I tried to correlate other examples/practices in here like the use of a static initializer to set the size of the pool or other data/objects you want done once, but the remainder of the code is straight from documentation on the different .NET classes as mentioned above. Note the use of the AsyncWaitHandles, as I have found it is a good way to signal the calling thread when all the Async activities have completed. Otherwise, you can start a loop from the number of total threads and do i-- (decrement counter) within AsyncCallback method to indicate the number of threads still running.

Bringing The Background To The Foreground

One point to make on multi-threading applications if I have not done a good job of making it clear is that it should be done with a good deal of responsibility with regarding to synchronization or protection against threads colliding with each other, exception handling, and resource management.

With the discussion on using thread pool or normal threads mentioned at the end of my last post, I realized I used the term "background" threads a good deal, but did not show how to implement one or what the difference was between a thread running in the background according to my definition and a background thread as implemented in programming language.

A thread is either a background thread or a foreground thread. Background threads are identical to foreground threads, except that background threads do not prevent a process from terminating. Once all foreground threads belonging to a process have terminated, the common language run-time ends the process. Any remaining background threads are stopped and do not complete. -MSDN

Threads that belong to the managed thread pool (that is, threads whose IsThreadPoolThread property is true) are background threads.

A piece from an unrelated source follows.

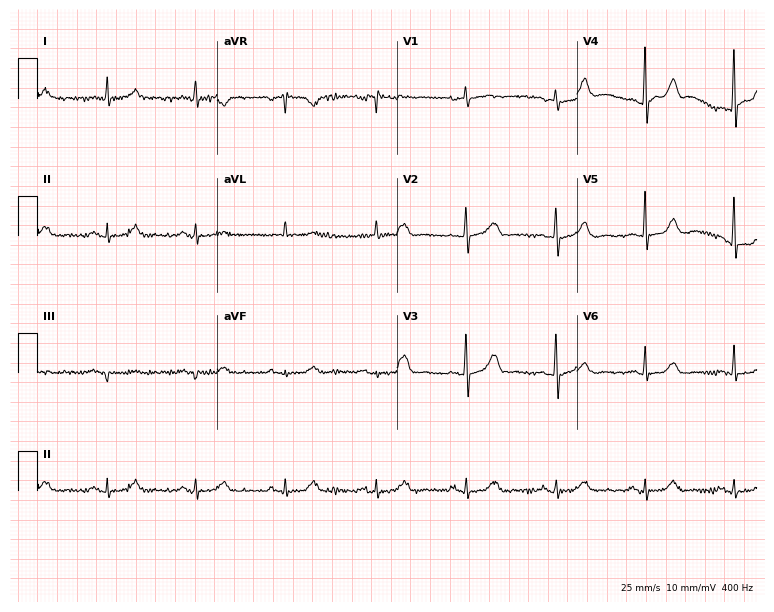
12-lead ECG from a female, 72 years old. Labelled as a normal ECG.

All threads that enter the managed execution environment from unmanaged code are marked as background threads. All threads generated by creating and starting a new Thread object are by default foreground threads. -MSDN


If you follow the first link above, the MSDN library entry has the following code for illustrating the difference in how the background and foreground threads are treated at termination of application.

Imports System
Imports System.Threading

Public Class Test

<MTAThread> _
Shared Sub Main()
Dim shortTest As New BackgroundTest(10)
Dim foregroundThread As New Thread(AddressOf shortTest.RunLoop)
foregroundThread.Name = "ForegroundThread"

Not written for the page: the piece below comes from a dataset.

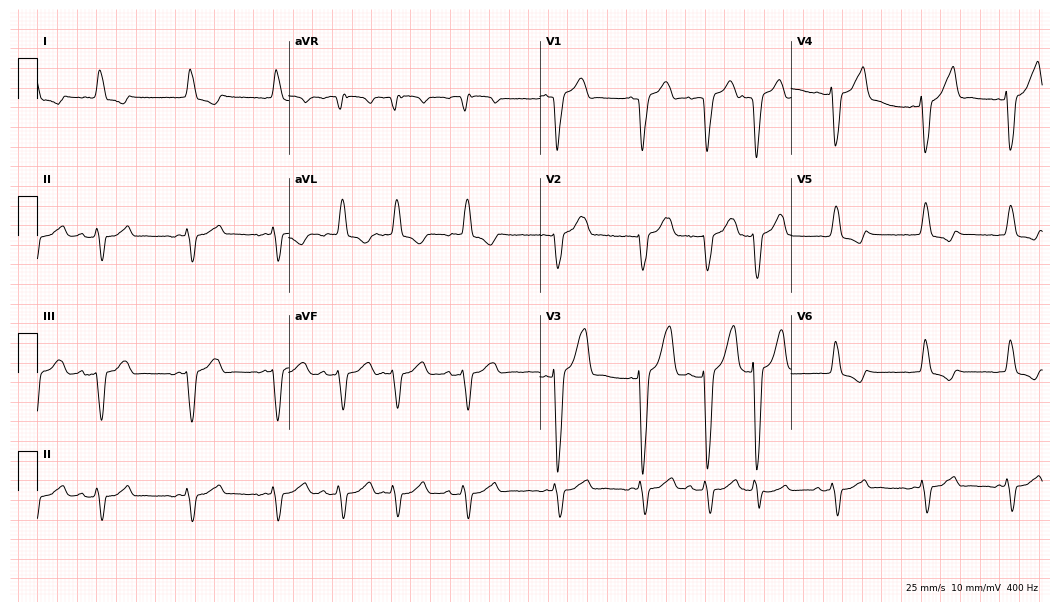
Electrocardiogram, a male patient, 74 years old. Interpretation includes left bundle branch block (LBBB).

Dim longTest As New BackgroundTest(50)
Dim backgroundThread As New Thread(AddressOf longTest.RunLoop)
backgroundThread.Name = "BackgroundThread"
backgroundThread.IsBackground = True

foregroundThread.Start()
backgroundThread.Start()
End Sub

End Class

Public Class BackgroundTest

Dim maxIterations As Integer

Sub New(maximumIterations As Integer)
maxIterations = maximumIterations
End Sub

Sub RunLoop()
Dim threadName As String = Thread.CurrentThread.Name

For i As Integer = 0 To maxIterations
Console.WriteLine("{0} count: {1}", _
threadName, i.ToString())
Thread.Sleep(250)
Next i

Console.WriteLine("{0} finished counting.", threadName)
End Sub

End Class

As stated previously, I have found "background" threads really useful for statistical analysis/logging activities that are not necessary for functionality of user request, but need data from request to get started. So the user doesn't wait for long time for a response, the application calculates results for user while spawning a background thread for performing business logic, file I/O, database calls, etc. necessary.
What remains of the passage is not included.